Intelius powers background check lookups across multiple white-label sites — removing your Intelius record can cascade to several smaller sites that use Intelius as their data source.

Tier 2 — Remove within the same week:

Radaris has deep relative association graphs and historical address data. It is the source most commonly cited in domestic violence and stalking cases where a victim's new address was located.

FastPeopleSearch is a high-volume free people-search site with minimal friction for searchers — no account, no payment required to view basic profile data.

MyLife assigns a "reputation score" to individuals and displays it prominently. Even if the underlying data is sparse, the reputational framing creates the impression of negative findings and ranks well for name searches.

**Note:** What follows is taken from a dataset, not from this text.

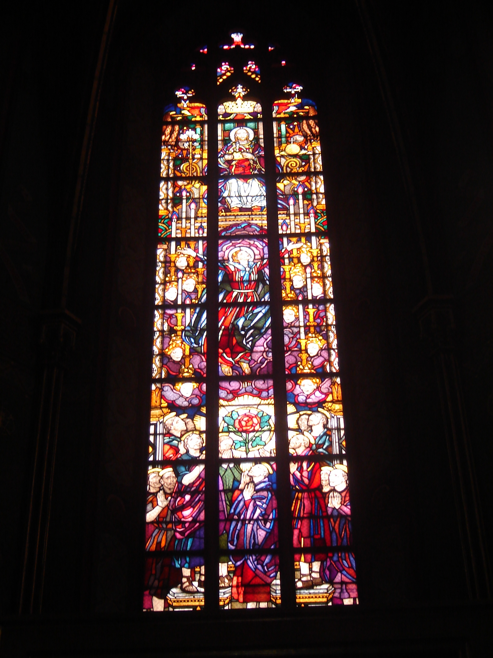 katedra p.w. Wniebowzięcia NMP, XIV/XV, XVI-XVII, 1891 Włocławek, ul. Gdańska 3, miasto Włocławek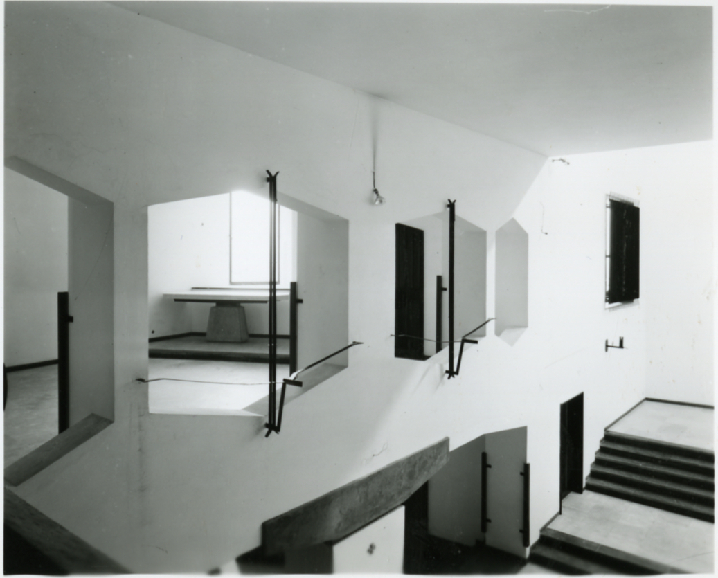 Genova. Architetto Ludovico Quaroni (con Adolfo De Carlo, Andrea Mor, Angelo Sibilla), Chiesa della Sacra Famiglia. Internie particolari architettonici. Servizio fotografico : Genova, 1960 / Paolo Monti. - Fototipi: 15 : Positivo b/n, gelatina bromuro d'argento/ carta, provino a contatto da pellicola 10x12. - ((Al verso dei provini a contatto manoscritti i numeri dei negativi corrispondenti secondo altra numerazione: 7c, 10c, 11c, 13c, 14c, 15c, 16c, 17c, 18c, 21c, 22c, 23c, 25c, 26c, 59c. - La suddetta serie è contenuta nella scatola dei contatti identificata con il n. 06; sul coperchio iscrizione didascalica manoscritta a pennarello nero: "Contatti/ Architet.". - Occasione: Documentazione per pubblicazione su periodico "Casabella", Milano, Domus. - Fonte: Rubrica di Paolo Monti: Archivio 10x12 (ultimi numerati) - dal G1 al (s.d.), presso Archivio Paolo Monti. - Fonte: Monografia di Fleming John, Honour Hugh, Pevsner Nikolaus: Dizionario d'architettura, Torino, Einaudi (1981). - Fonte: Periodico: Casabella, Milano, Domus (s.d.). - Fonte: Fogli pinzati di Paolo Monti: I. Carteggi/ Einaudi/ Elenco foto disponibili per il Dizionario di Architettura (s.d.), presso Archivio Paolo Monti

PeopleFinders has a large database of historical address data going back decades. It is a preferred tool for people trying to locate someone after a significant address change.

Tier 3 — Complete within 30 days:

The remaining 500+ brokers in OfflistMe's removal list cover the long tail of brokers that receive lower traffic individually but collectively represent meaningful exposure. These include data aggregators that sell to insurance companies, marketers, and other businesses — categories where your data is used commercially even if the broker is not consumer-facing.

A CCPA-informed approach: for Tier 1 sites specifically, cite California Civil Code Section 1798.105 in your request. This invokes the statutory deletion right, which carries a different compliance obligation than a standard "opt-out" request. Standard opt-outs allow the broker to stop selling your data but retain it; Section 1798.105 deletion requests require actual data deletion.